The ACLU and Human Rights First are suing Defense Secretary Donald Rumsfeld, seeking “a court order declaring that Secretary Rumsfeld’s actions violated the U.S. Constitution, federal statutes and international law.”

“We believed the United States could correct its policy without resort to the courts. In bringing this action today, we reluctantly conclude that we were wrong.”
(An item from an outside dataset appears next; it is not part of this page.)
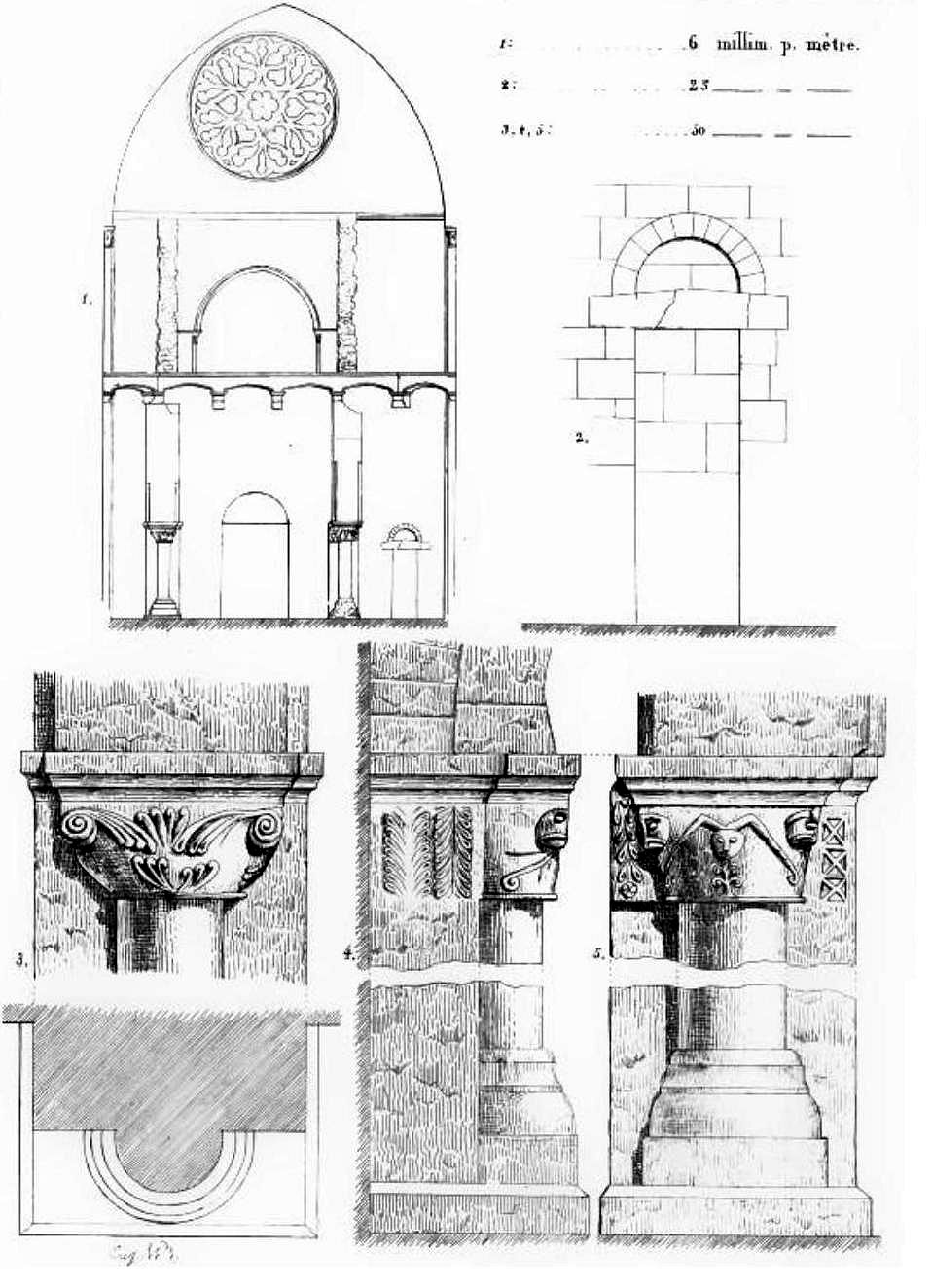 Détails du massif occidental : vestiges du premier projet de façade de la fin du Xe siècle ou du début du XIIe siècle. N° 1 : raccordement du massif occidental à la nef.
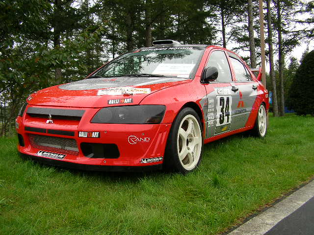 Kristian Sohlberg's Mitsubishi Lancer WRC2 (#34, 2003 Rallye Deutschland).
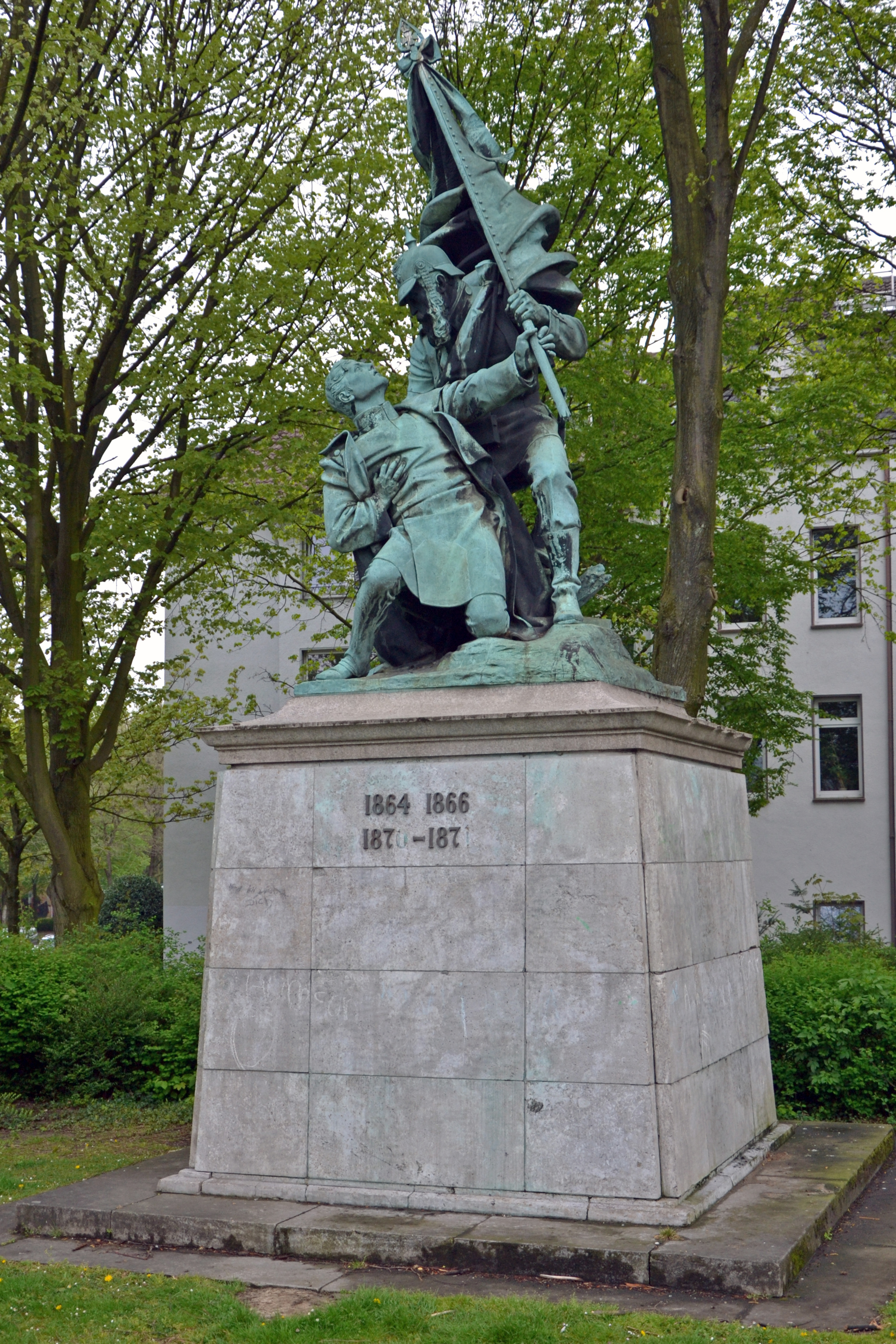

A few months ago I attended a panel discussion about the rule of law in light of recent prisoner abuses a few months ago, sponsored by the Stanford Law School and the International Red Cross, Human Rights Watch and Amnesty International. After the legal experts detailed abuse after abuse things looked pretty bleak, so I asked the obvious question: With all the egregious abuses you’ve listed, is the rule of law dead? I was surprised to hear the three panelists (law professors from the U.S. Naval War College, Santa Clara University and Stanford) all agree the answer was “no.” Their assessment was that the President and his administration was clearly abusing the law and Congress had rolled over and played dead, but the Judicial Branch was still doing its job to interpret the law. It’s just that the judicial branch is slow, they explained, and so when the other branches abuse their power it takes a while to rectify.

It looks like this, plus the ruling that the government must either charge or release Jose Padilla, are both small steps showing that slow progress at work.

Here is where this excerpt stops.